Published online by Cambridge University Press: 09 August 2009
THE CANON LAW OF EPISCOPAL ELECTIONS UP TO 1140
Canon law prescribed that a bishop had to be elected. Recently Andreas Thier has scrutinised the development of episcopal elections in canon law up to 1140. According to him, in late antiquity election by clerus and populus meant their examination of an already nominated candidate rather than their free choice. In the fifth century, the legislation of Pope Celestine I and Pope Leo I changed the meaning of election: the electors were given free choice. However, in the period between the seventh and the eleventh centuries, when the selection of the bishop was dominated by the ruler, the election was little more than a formality conveying consent to the ruler's will.
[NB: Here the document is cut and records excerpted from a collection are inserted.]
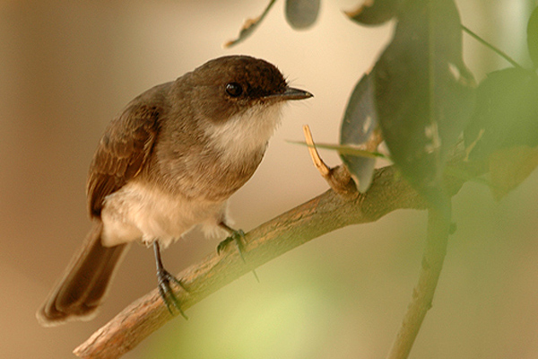 Uganda Swamp Alseonax (Muscicapa aquatica) Mbweya QE NP Dec 2005
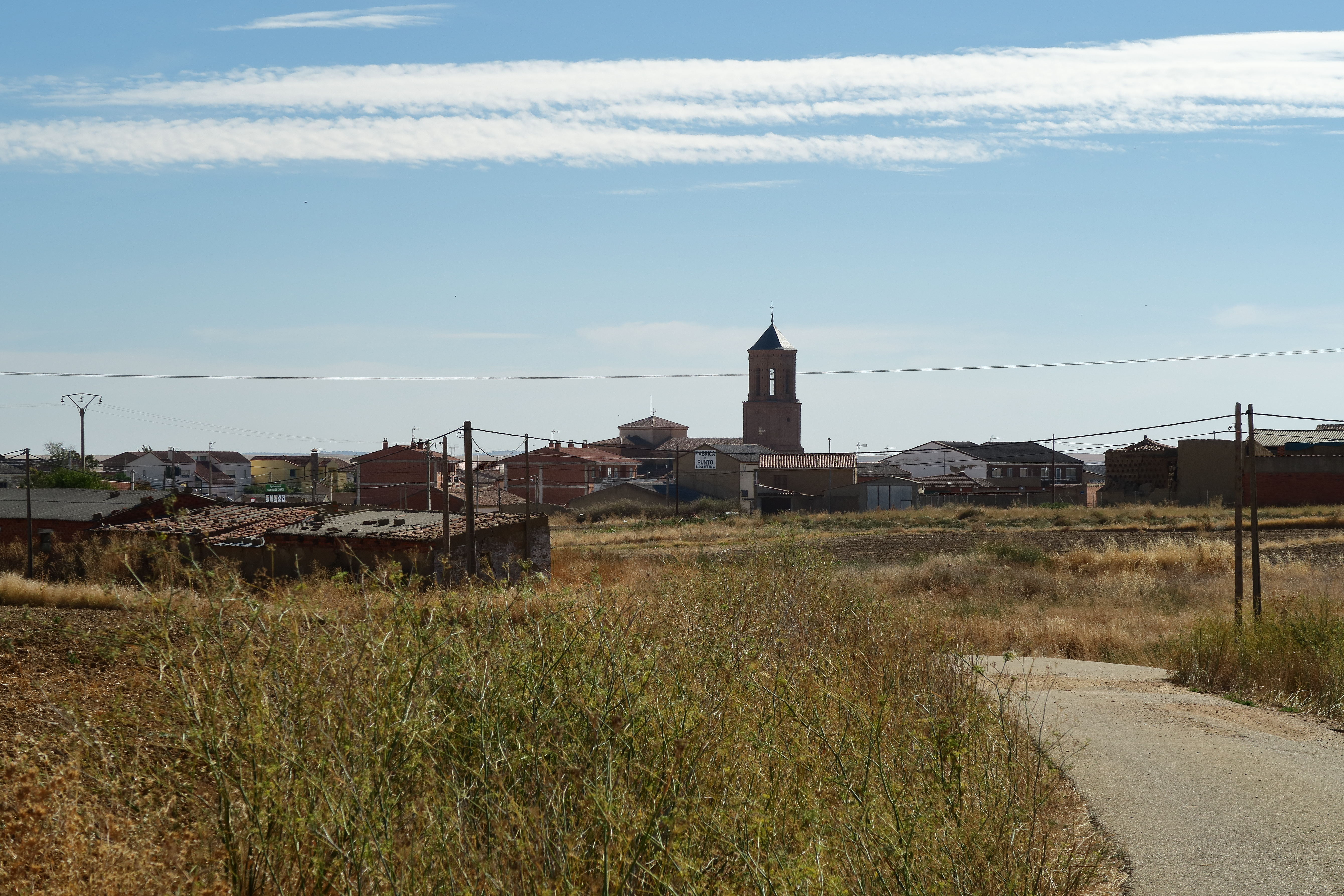 Villarrín de Campos, vista población
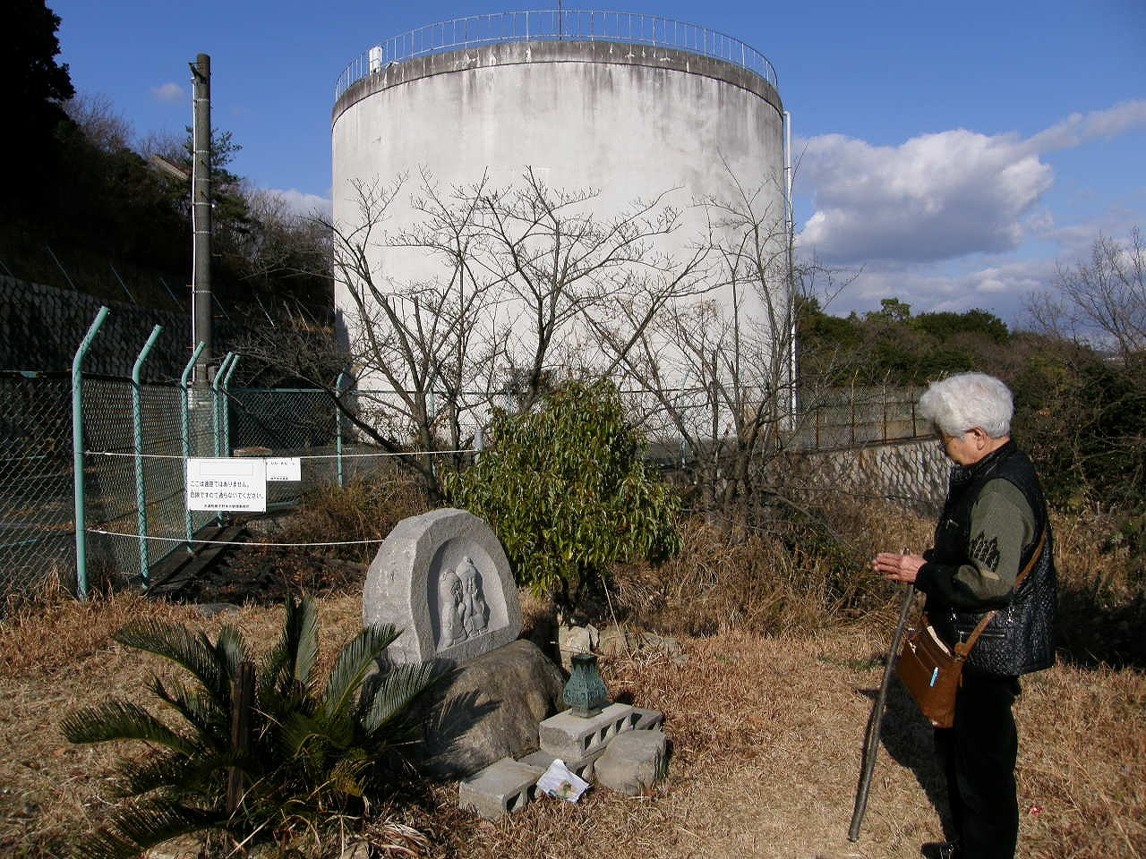 道祖神が祀られたタンク山に参拝する地元の老婆
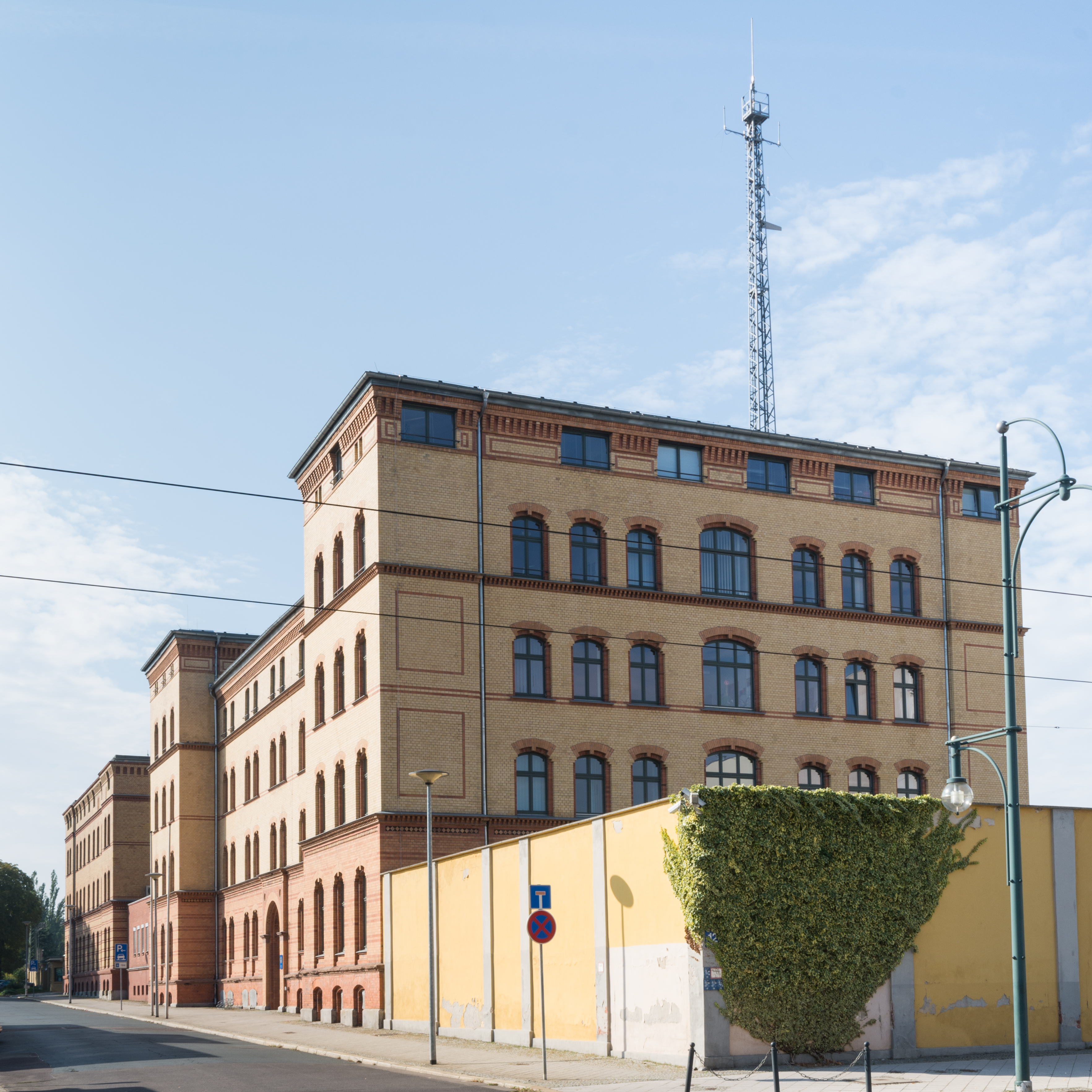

The orientation of canon law changed in the course of the eleventh century when the papacy started to spearhead the Gregorian reform movement. Intent on realising the claim of papal supremacy and releasing the church from local dependencies, the reformers battled against simony, clerical marriage, and, towards the end of the eleventh century, increasingly also against lay investiture. They used the conservative and innovative nature of canon law both as their base and as a weapon to achieve their aims. Canon law provided a considerable number of the texts that inspired and justified their ideas. Reformers organised these texts in collections which became powerful promoters of their cause. In addition, the popes used their capacity to convoke councils to make canon law that suited the interests of the reformers.